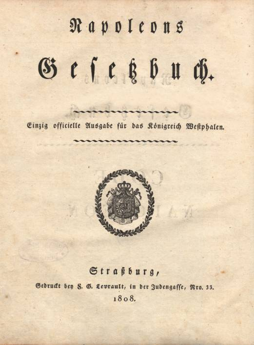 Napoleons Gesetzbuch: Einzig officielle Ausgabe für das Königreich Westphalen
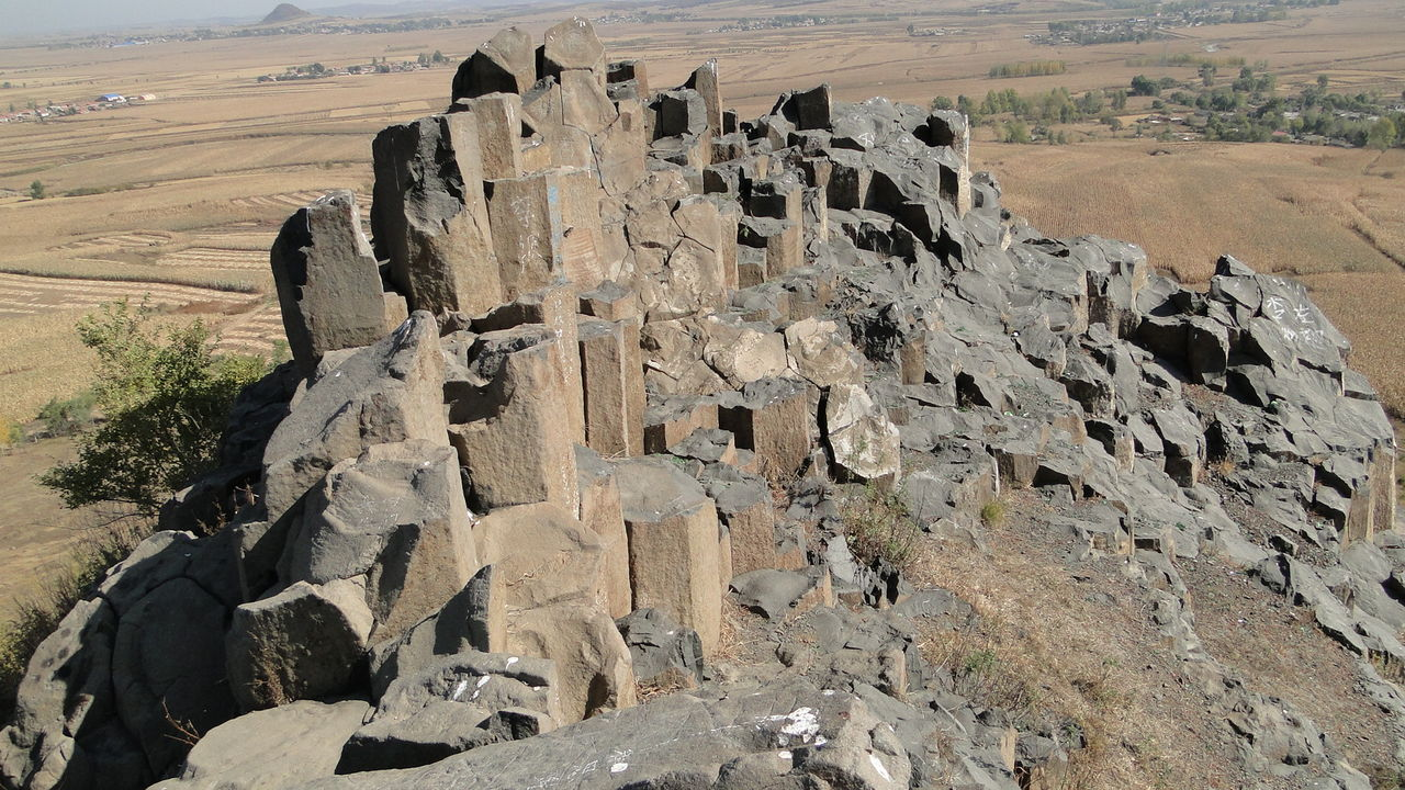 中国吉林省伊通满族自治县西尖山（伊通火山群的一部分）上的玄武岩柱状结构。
---
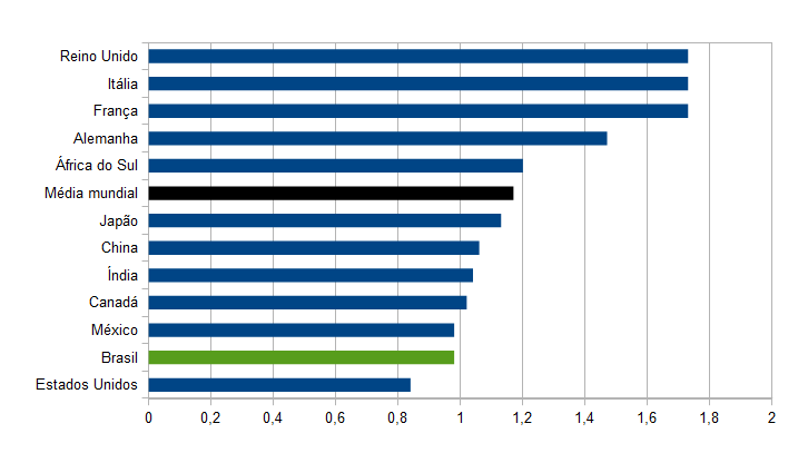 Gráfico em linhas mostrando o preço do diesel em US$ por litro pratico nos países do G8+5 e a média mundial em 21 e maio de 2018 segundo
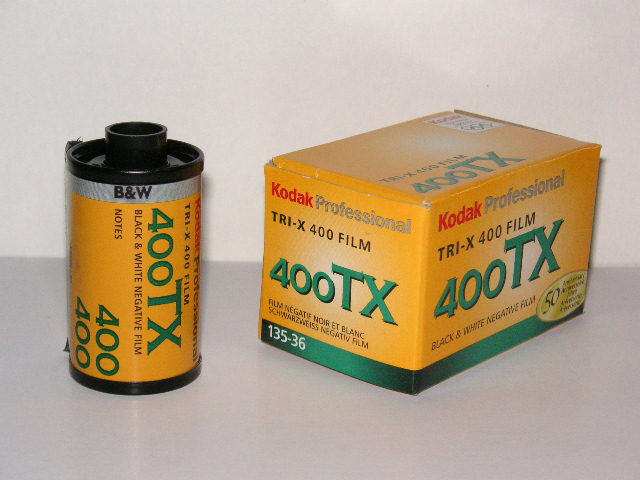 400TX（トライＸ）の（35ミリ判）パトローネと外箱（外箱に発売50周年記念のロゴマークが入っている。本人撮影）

Try it:
What are the lines in the records above, word for word, from the one containing "Gráfico em linhas" through the one containing "400TX（トライＸ）の（3", both ends included and pictures left out?

Solved problem:
 Gráfico em linhas mostrando o preço do diesel em US$ por litro pratico nos países do G8+5 e a média mundial em 21 e maio de 2018 segundo
 400TX（トライＸ）の（35ミリ判）パトローネと外箱（外箱に発売50周年記念のロゴマークが入っている。本人撮影）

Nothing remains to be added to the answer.